After CRM and business IT provider Autotask suffered a severe outage yesterday, CloudTech caught up with VP engineering Adam Stewart to get the lowdown on what happened, and what happens from here
Exclusive Late on Monday and into part of Tuesday, cloudy IT management software provider Autotask went down for English speaking customers in Europe, Asia, Middle East and Africa, as CloudTech reported.
The root cause, according to Autotask VP engineering Adam Stewart, was a capacity spike that brought the system down and caused two separate failures. After the first downtime, engineers added more virtual cores, or more ‘CPU horsepower’ to the web tier, only for the system to go down again at approximately 0651 GMT on July 2.
“We spent a lot of time analysing what could be causing so much load on these systems,” says Stewart, who admitted that he was ‘a bit relieved’. “Basically, we went through all the things you would go through to try and discover what the cause is.”
This included the possibility of a malicious attack – a macabre, if not unexpected development given what happened to Code Spaces last week – as well as looking at various processes in the tier, yet the issue was because of the last change made to the CPU.
Autotask is like oxygen for our customers, and uptime is critically important
“After about two hours of trying many fruitless theories, we thought – although this is quite counter-intuitive – the last change we made to the system was that we added this other CPU,” Stewart explains. “It shouldn’t because we don’t believe that’s a problem, but let’s try it because it makes sense.
“So we reverted that change and, lo and behold, those servers stabilised almost immediately. We waited 10 minutes and there was no peak, no spike, no anything else, so we gradually went through and reverted the change on all the other servers, and that’s what’s stabilised the issue.
“In hindsight we now know, empirically, that change caused it,” Stewart adds. “We’re not sure why something that we’ve done dozens of times before didn’t actually stick this time.
“It was almost as if the virtualisation software was reporting to the operating system that there were eight cores in each processor, however it was only providing four cores – something like that.”
It’s a slightly worrying admission that the company doesn’t know exactly why this happened, but Stewart assures us that there is contact between Autotask and its virtualisation provider. Additional servers were added last night to expand the capacity and mitigate the risk of further problems – and all seems well for now.
The EMEA service disruption was resolved at 10:25 GMT. We’re working to ensure the issue doesn’t reoccur. Contact Autotask support with q’s.
— Autotask (@Autotask) July 2, 2014
Stewart is keen to point out that Autotask was “constantly” on the phones and on emails to customers during the outage, with some customers taking to Twitter to praise this approach:
Good call from @Autotask; checking how we managed the unexpected system outage yesterday #professional #caring
— Sytec (@Sytec) July 3, 2014
Yet Autotask’s Twitter page throughout Monday evening and Tuesday morning was a ghost town, leading to frustrated comments from customers.
“We were a little more silent there than maybe we should have been,” Stewart admits, adding: “I work out of the New York office – we were in constant contact with our UK office where most of the support was taking place for that.”
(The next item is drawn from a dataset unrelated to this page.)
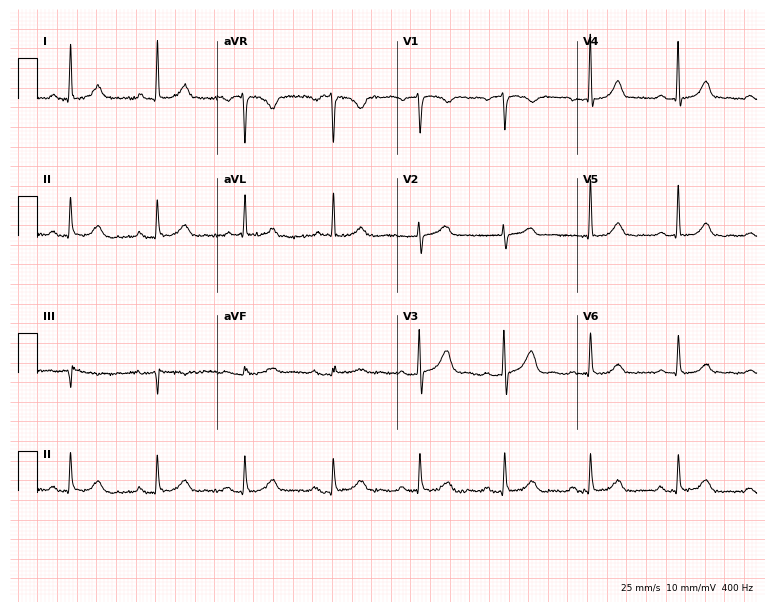
Electrocardiogram, a 73-year-old female. Of the six screened findings (first-degree AV block, right bundle branch block, left bundle branch block, sinus bradycardia, atrial fibrillation, sinus tachycardia), none is recorded.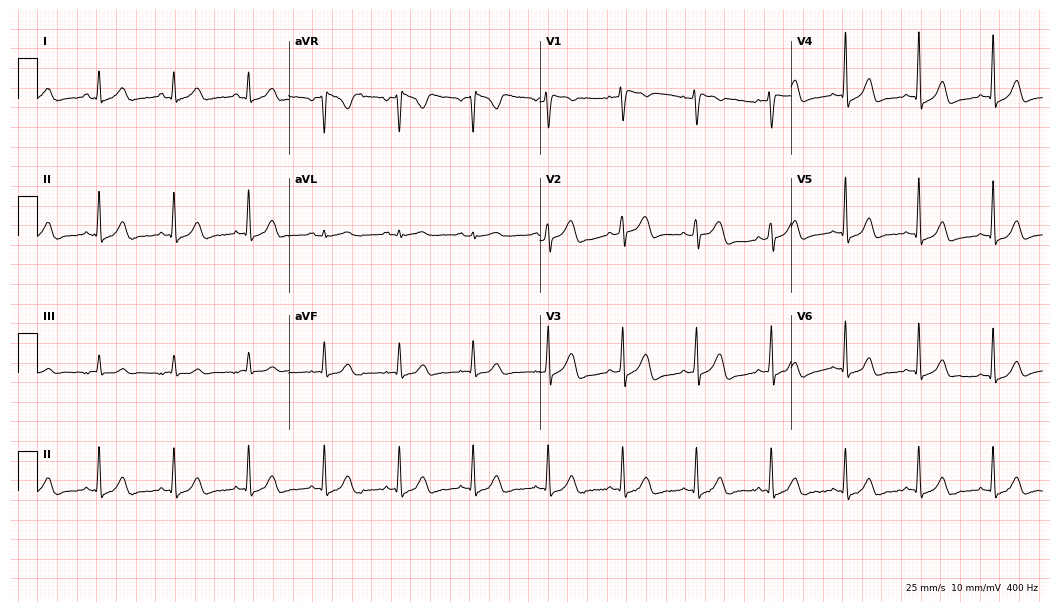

Stewart also concedes that yesterday’s downtime puts Autotask “a little bit below” the four nines SLA for the affected zones, yet adds it’s not a contractual stipulation. “It’s just the performance our customers have grown accustomed to, and rightly so,” he explains.
When outages occur, companies are quick to reassure customers it won’t happen again, and to put appropriate policies in place. It’s a similar thing for Autotask, who is collaborating with its virtualisation partner, examining additional testing procedures, as well as setting up a test environment to repeat the problem.
We spent a lot of time analysing what could be causing so much load on these systems
It’s all good development practice, yet prevention is still better than cure in these instances.
“Autotask is like oxygen for our customers, and uptime is critically important,” Stewart says.
“This is by far the worst outage we’ve had in probably five or six years,” he adds. “Overall, I’d say we still have a great record, but I’m sure in [the media’s] eyes…it’s called into question and we have to earn everybody’s trust again – which we will do.”